◆ **WHAT THE TASK ASKS**
The sole answer should be the number of lines in the material below that hold "sample".

*-*-*

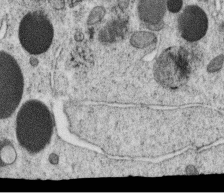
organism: C. elegans
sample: C. elegans oocyte; sperm cells
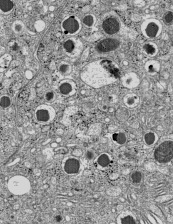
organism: C57BL Mouse
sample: Pancreatic islet
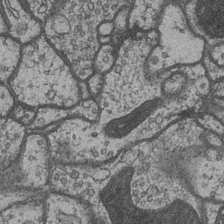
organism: Drosophila
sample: Optic medulla
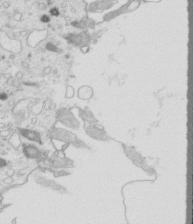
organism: Mouse
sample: Multiciliated cells
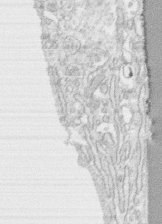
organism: Human
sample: CRL-1474
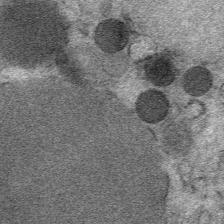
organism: Mouse
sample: Mouse Salivary gland
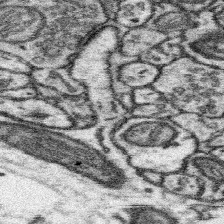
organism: Mouse
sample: Somatosensory cortex neuropil
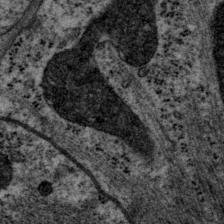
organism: P. pacificus
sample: Pharynx
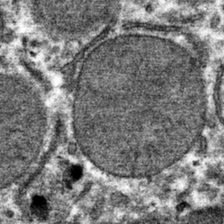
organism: Mouse
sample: Mouse hepatocytes
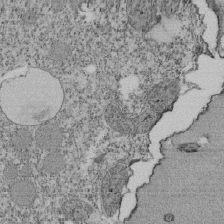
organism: Tetrahymena
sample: Cilia in tetrahymena

*-*-*

◆ **WRITTEN ANSWER**
10